Recently, Google announced the open-sourcing of SpeciesNet, an AI model designed to identify animal species from camera trap photos. While camera traps (digital cameras connected to infrared sensors) are invaluable for wildlife research worldwide, they generate massive datasets that can take days or weeks to process.

Monkey, Zoo (1)

To address this, Google launched the Wildlife Insights project six years ago as part of its Google Earth Outreach philanthropic initiative. This platform allows researchers to share, identify, and analyze wildlife images online, significantly speeding up the processing of camera trap data.

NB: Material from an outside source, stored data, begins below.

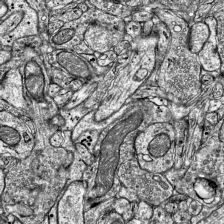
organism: Mouse
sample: Visual Cortex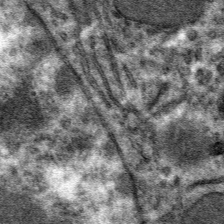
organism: Mouse
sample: Mouse hepatocytes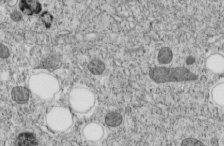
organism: C. elegans
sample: C. elegans embryo early stage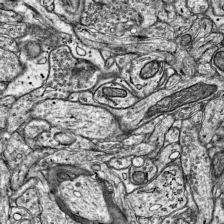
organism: Mouse
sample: Visual Cortex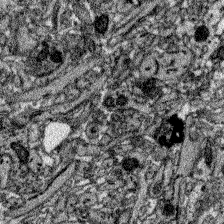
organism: Zebrafish
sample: Larval olfactory bulb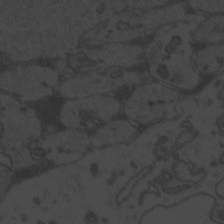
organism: Zebrafish
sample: Macrophage infected with Toxoplasma gondii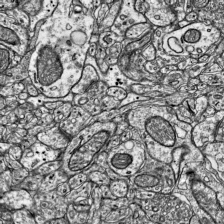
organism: Mouse
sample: Visual Cortex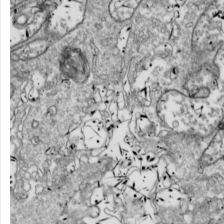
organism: Drosophila
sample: Cell division; meiosis; drosophila spermatocytes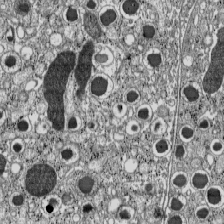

SpeciesNet is the core of this platform. Google states that the model was trained on 65 million publicly available images, supplemented by images from organizations like the Smithsonian Conservation Biology Institute, the Wildlife Conservation Society, the North Carolina Museum of Natural Sciences, and the Zoological Society of London. SpeciesNet can classify images into over 2,000 labels, encompassing animal species, broader categories like "mammal" or "felidae," and non-animal objects (e.g., "vehicle").

Google's blog post highlights that SpeciesNet's release will empower developers, academics, and biodiversity-focused startups to better monitor biodiversity in natural areas. SpeciesNet is now open-sourced on GitHub under the Apache 2.0 license, meaning it's commercially usable with minimal restrictions.

It's worth noting that Google isn't the only company offering open-source tools for automated camera trap image analysis. Microsoft's AI for Good Lab also maintains PyTorch Wildlife, an AI framework with fine-tuned pre-trained models focused on animal detection and classification.

Project: https://github.com/google/cameratrapai

Key Highlights:

🐾 Google open-sources the SpeciesNet AI model to aid wildlife identification and improve data processing efficiency.

🌍 SpeciesNet was trained on 65 million images and can identify over 2,000 animal and object labels.

🛠️ The model is open-sourced on GitHub, allowing commercial use and promoting biodiversity monitoring.